The data:
**********

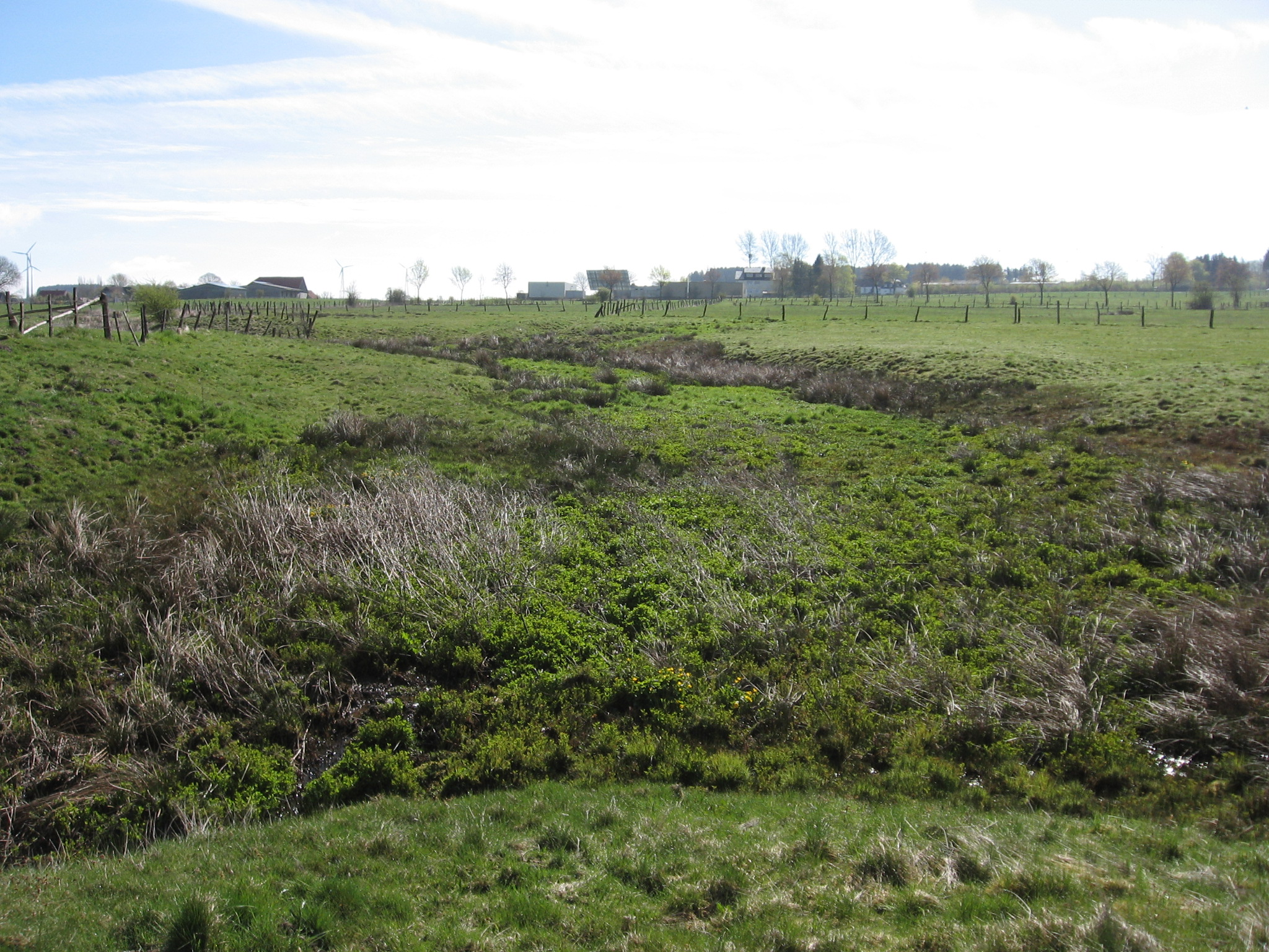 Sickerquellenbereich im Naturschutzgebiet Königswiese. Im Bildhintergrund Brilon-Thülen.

**********

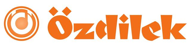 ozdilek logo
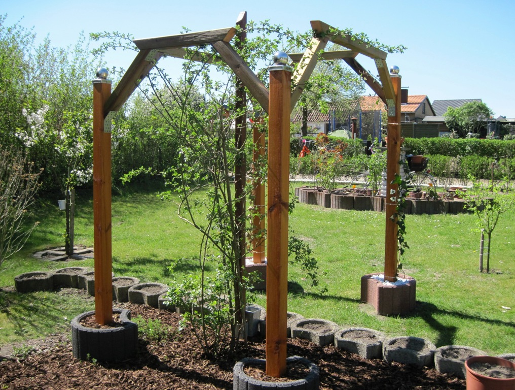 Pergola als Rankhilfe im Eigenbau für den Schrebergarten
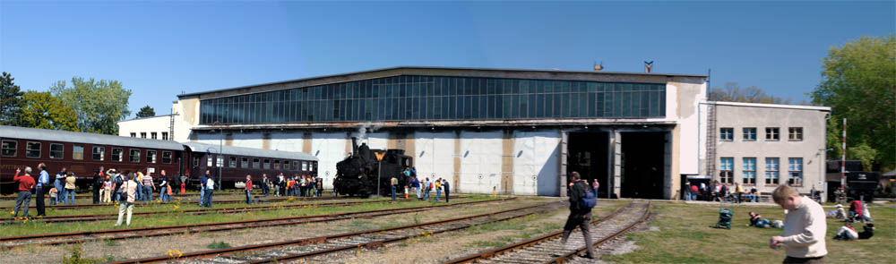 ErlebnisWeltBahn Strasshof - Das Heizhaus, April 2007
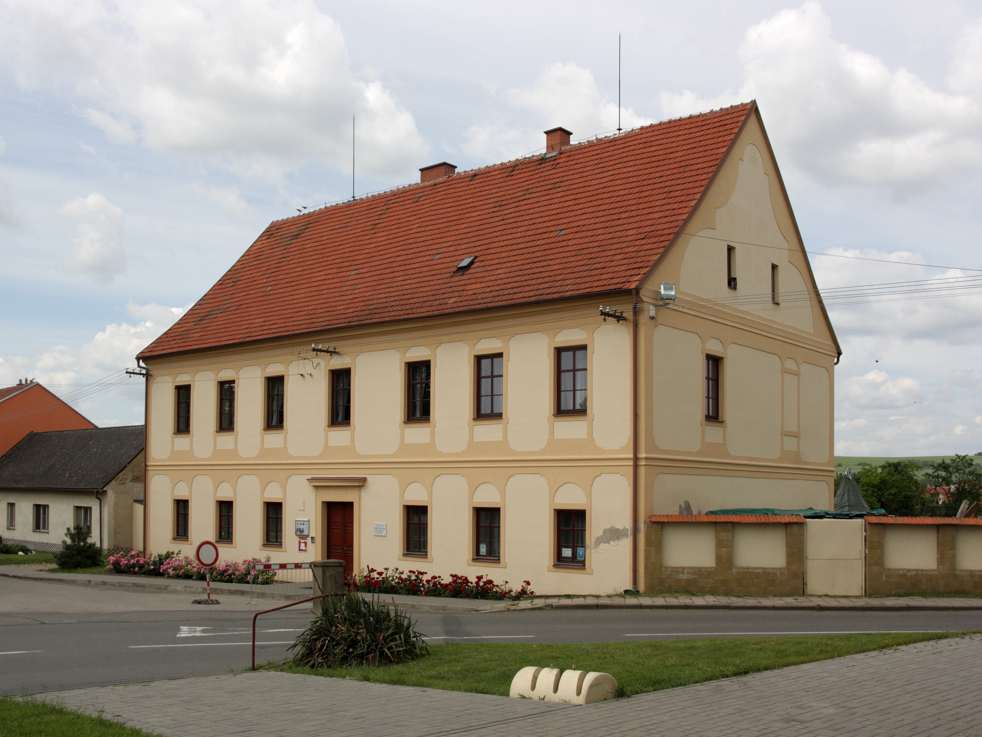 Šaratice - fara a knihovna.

**********

Take the material above from the line bearing "Pergola als Rankhilfe" through the line bearing "Šaratice - fara a knihovna." and write it out exactly, both end lines included. Pictures stay out.

Output of the task:
 Pergola als Rankhilfe im Eigenbau für den Schrebergarten
 ErlebnisWeltBahn Strasshof - Das Heizhaus, April 2007
 Šaratice - fara a knihovna.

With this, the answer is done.